(Extracted entries begins)

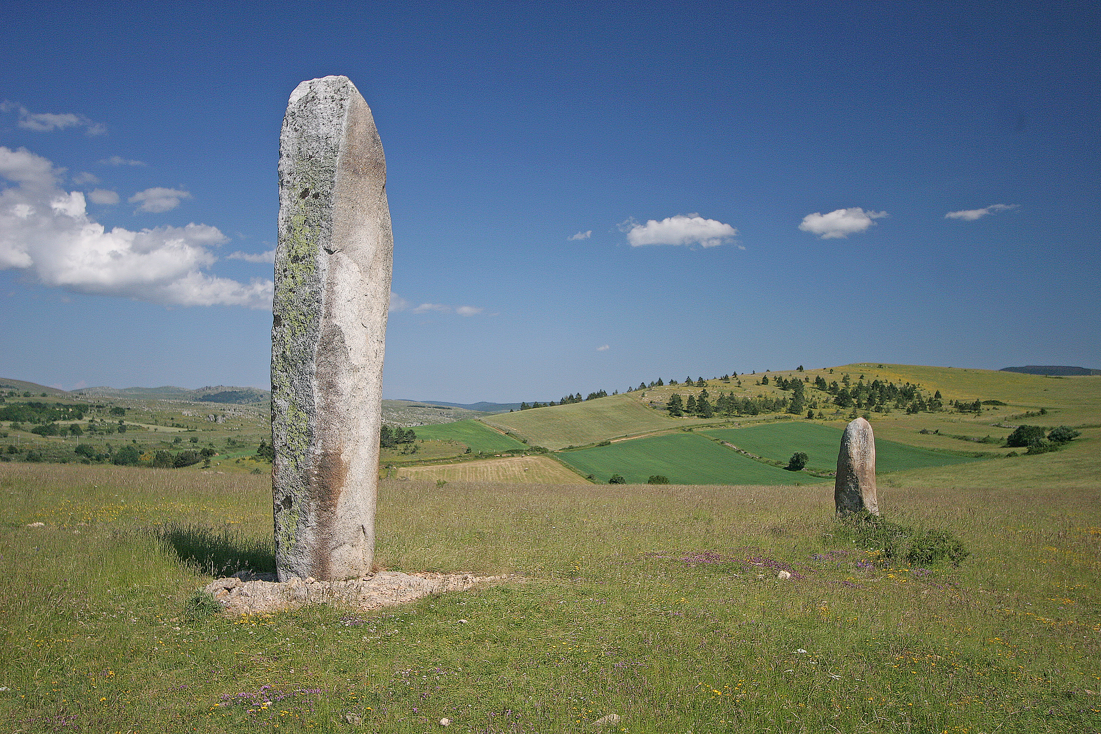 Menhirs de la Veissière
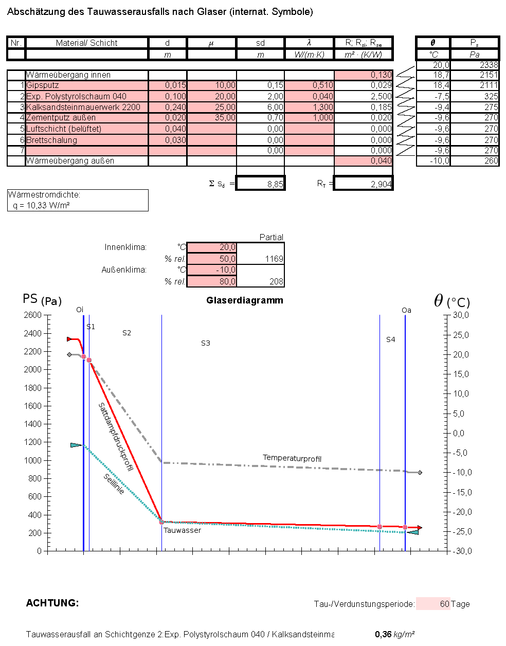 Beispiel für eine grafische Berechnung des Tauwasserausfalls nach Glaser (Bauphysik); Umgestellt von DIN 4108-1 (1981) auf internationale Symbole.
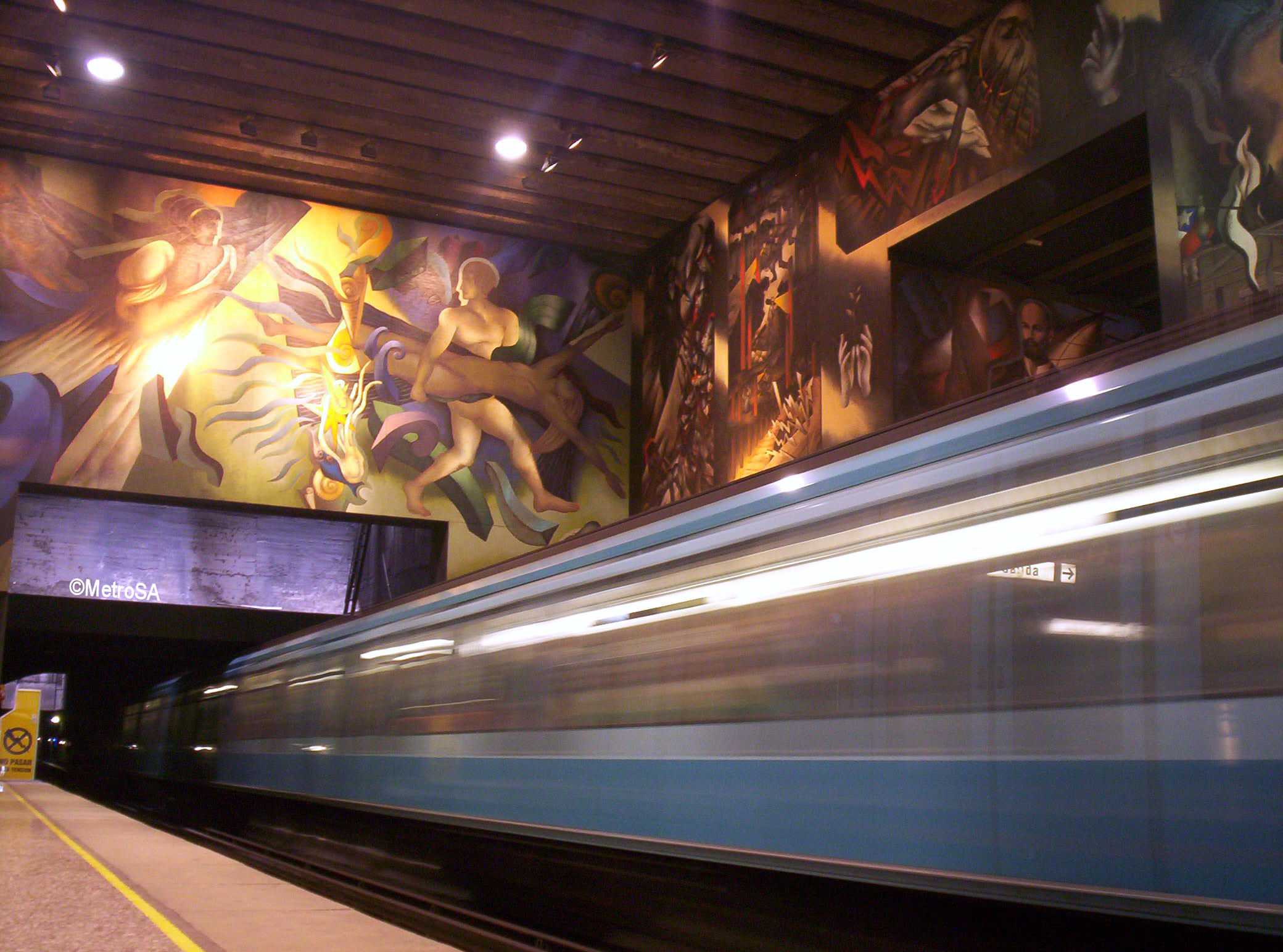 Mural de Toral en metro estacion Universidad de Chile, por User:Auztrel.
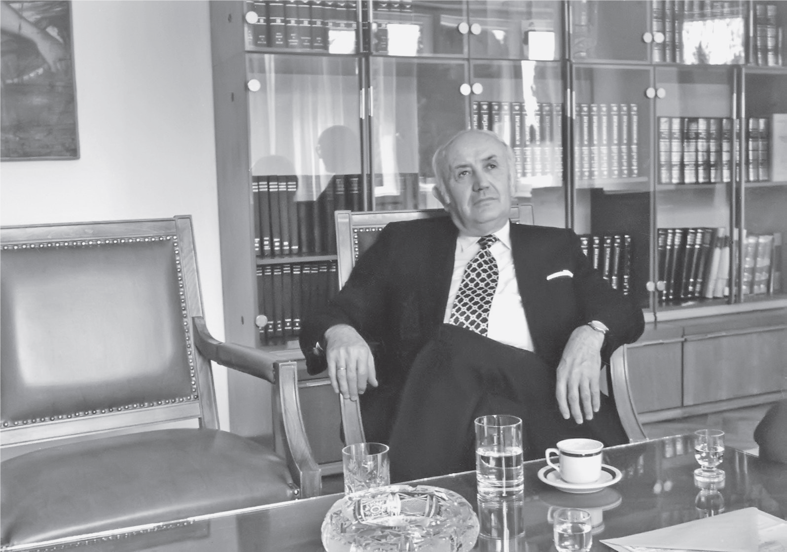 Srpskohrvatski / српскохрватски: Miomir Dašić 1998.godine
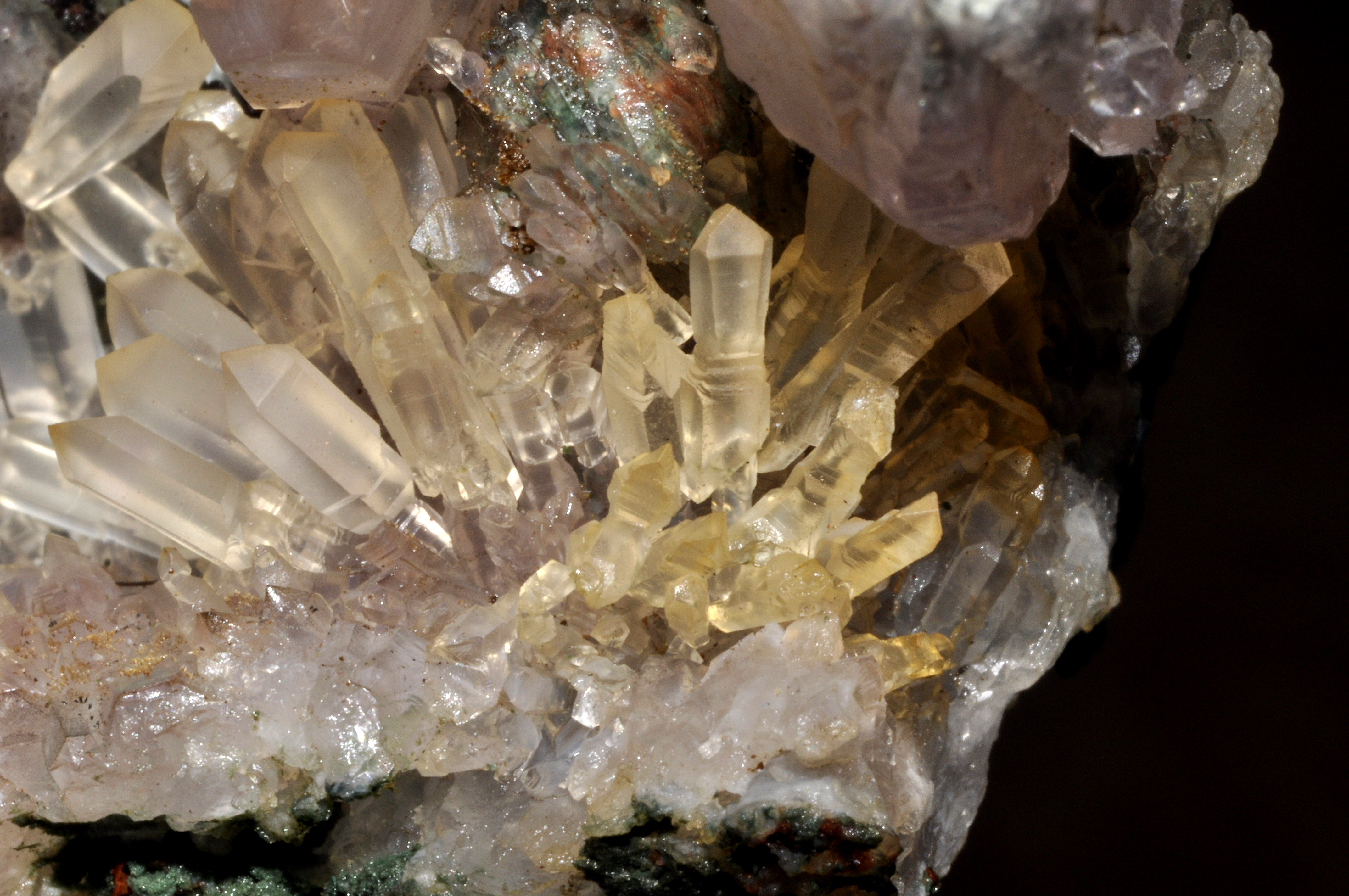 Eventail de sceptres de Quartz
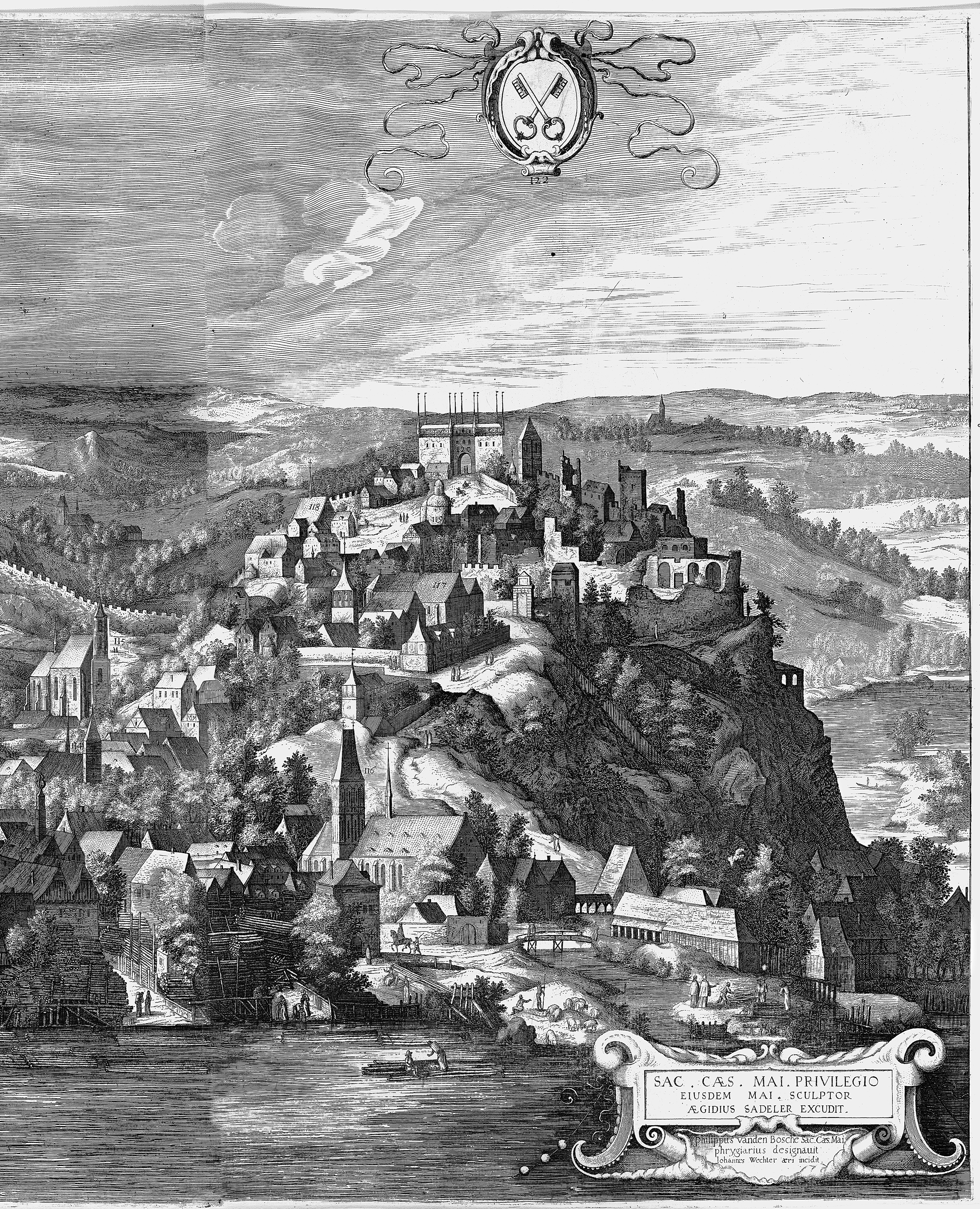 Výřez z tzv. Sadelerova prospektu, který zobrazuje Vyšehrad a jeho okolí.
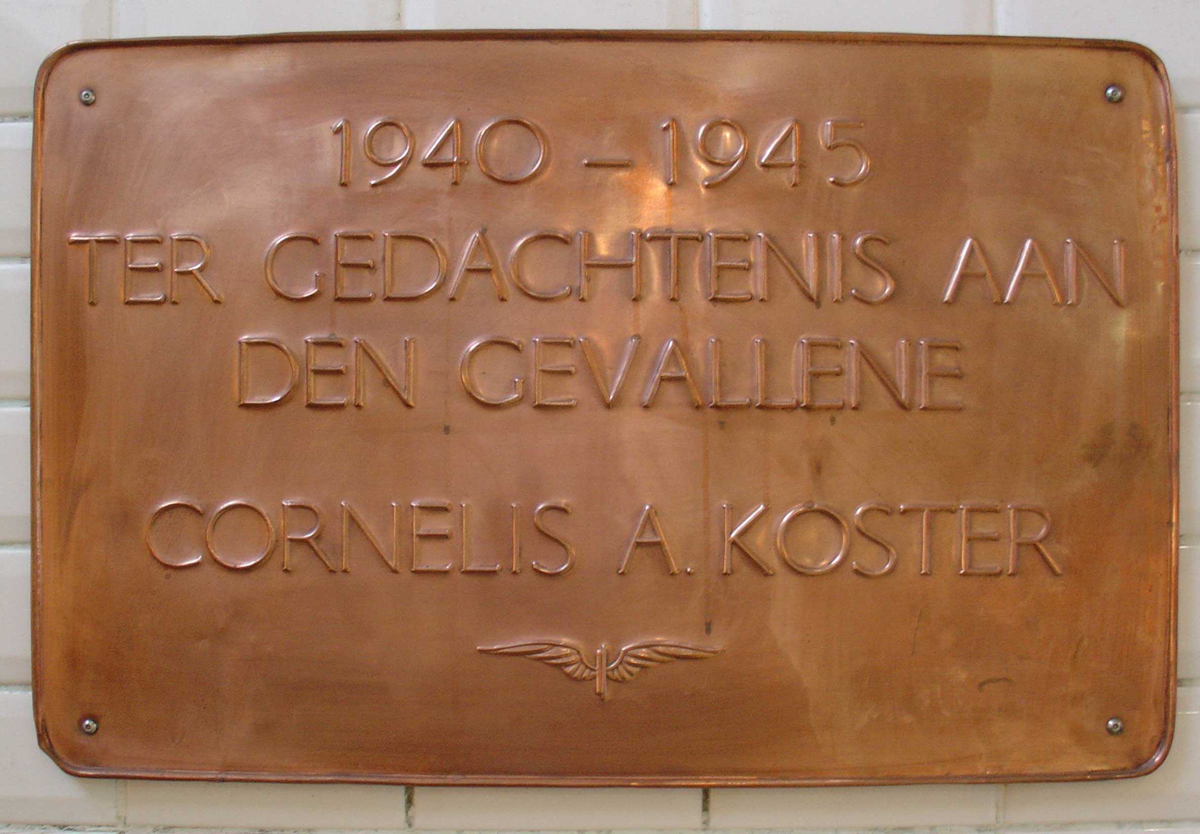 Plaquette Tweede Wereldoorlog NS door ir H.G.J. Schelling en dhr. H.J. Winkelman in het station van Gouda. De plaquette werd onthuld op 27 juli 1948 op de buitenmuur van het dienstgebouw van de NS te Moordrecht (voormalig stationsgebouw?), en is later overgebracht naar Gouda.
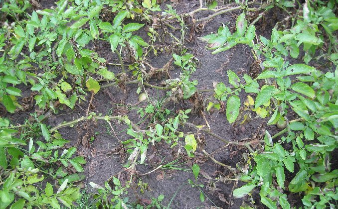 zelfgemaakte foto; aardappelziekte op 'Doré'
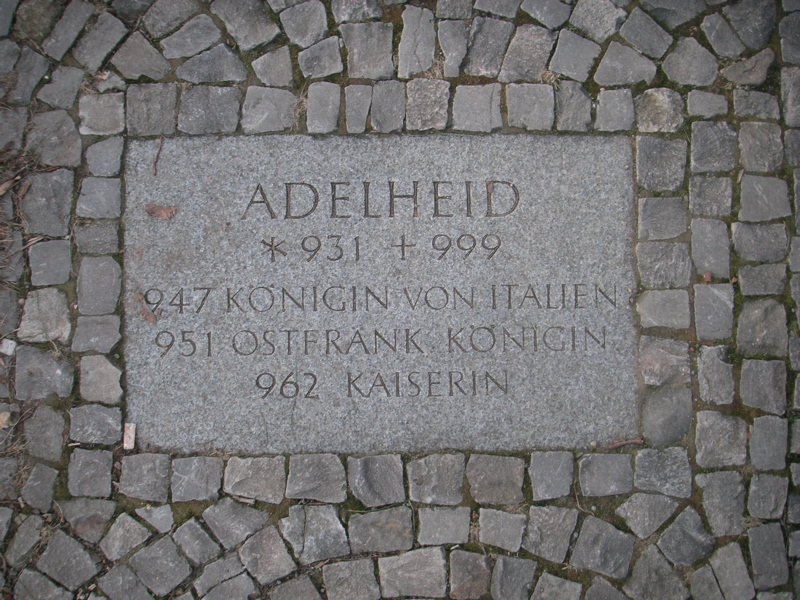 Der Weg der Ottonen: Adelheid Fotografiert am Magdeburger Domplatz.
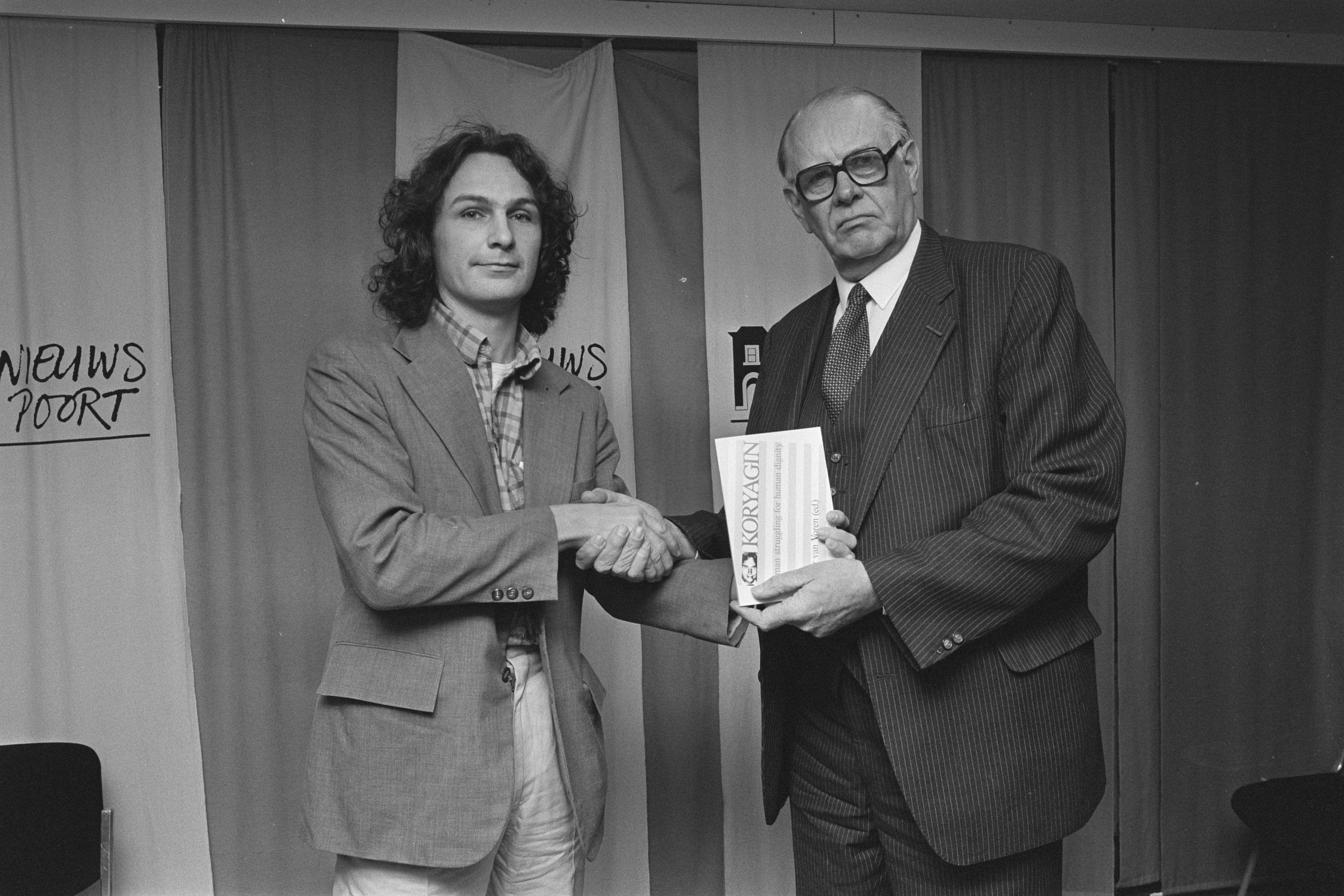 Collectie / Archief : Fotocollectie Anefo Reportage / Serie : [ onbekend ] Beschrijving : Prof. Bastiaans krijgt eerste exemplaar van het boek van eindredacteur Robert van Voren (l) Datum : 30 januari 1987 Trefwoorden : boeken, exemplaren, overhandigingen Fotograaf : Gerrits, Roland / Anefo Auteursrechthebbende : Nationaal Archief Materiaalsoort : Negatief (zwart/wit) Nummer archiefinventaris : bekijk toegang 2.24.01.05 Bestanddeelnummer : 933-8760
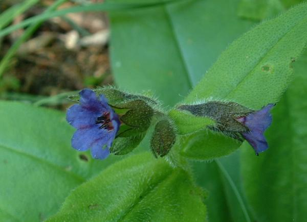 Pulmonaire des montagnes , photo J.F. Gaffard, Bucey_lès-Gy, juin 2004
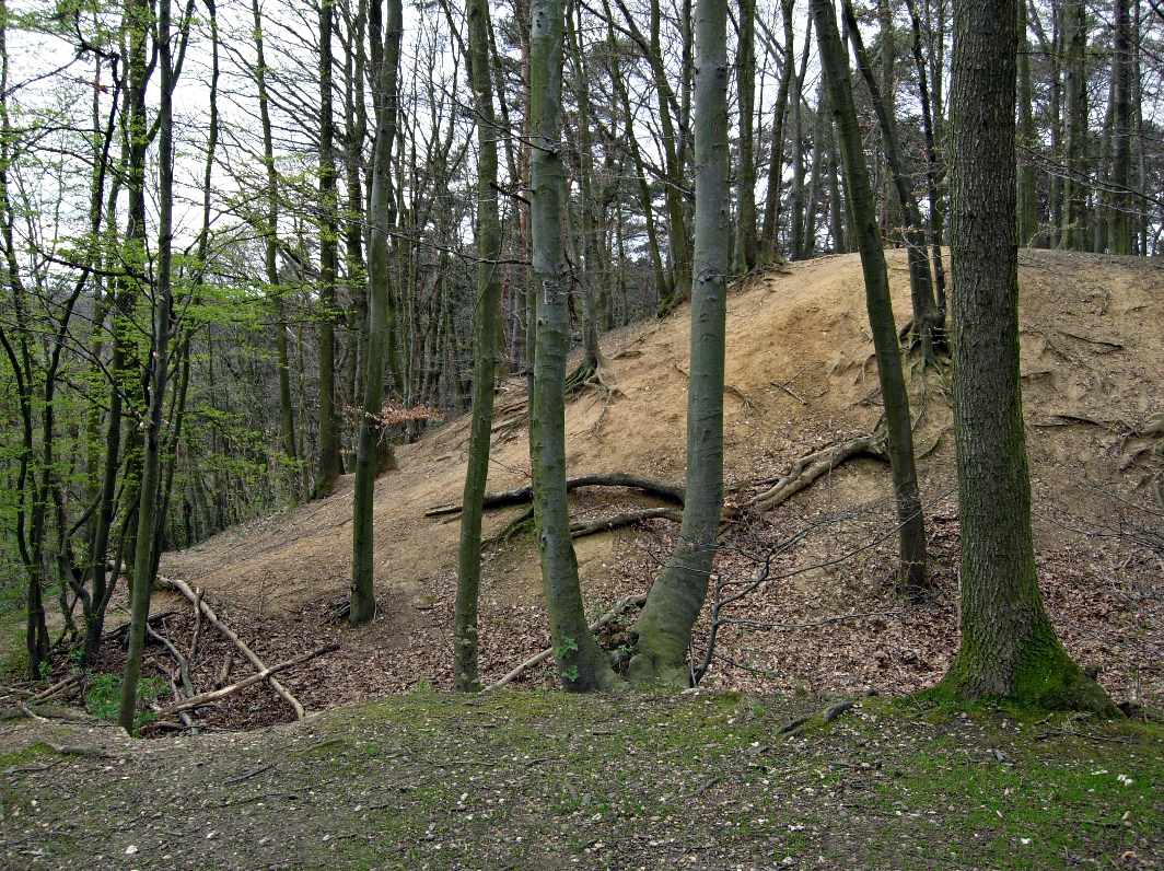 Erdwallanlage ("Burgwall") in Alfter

(Extracted entries ends)

When copying the listing above, begin at its first line and stop after the line with "Der Weg der", keeping each line exact and dropping the pictures.

Answer to the exercise -
 Menhirs de la Veissière
 Beispiel für eine grafische Berechnung des Tauwasserausfalls nach Glaser (Bauphysik); Umgestellt von DIN 4108-1 (1981) auf internationale Symbole.
 Mural de Toral en metro estacion Universidad de Chile, por User:Auztrel.
 Srpskohrvatski / српскохрватски: Miomir Dašić 1998.godine
 Eventail de sceptres de Quartz
 Výřez z tzv. Sadelerova prospektu, který zobrazuje Vyšehrad a jeho okolí.
 Plaquette Tweede Wereldoorlog NS door ir H.G.J. Schelling en dhr. H.J. Winkelman in het station van Gouda. De plaquette werd onthuld op 27 juli 1948 op de buitenmuur van het dienstgebouw van de NS te Moordrecht (voormalig stationsgebouw?), en is later overgebracht naar Gouda.
 zelfgemaakte foto; aardappelziekte op 'Doré'
 Der Weg der Ottonen: Adelheid Fotografiert am Magdeburger Domplatz.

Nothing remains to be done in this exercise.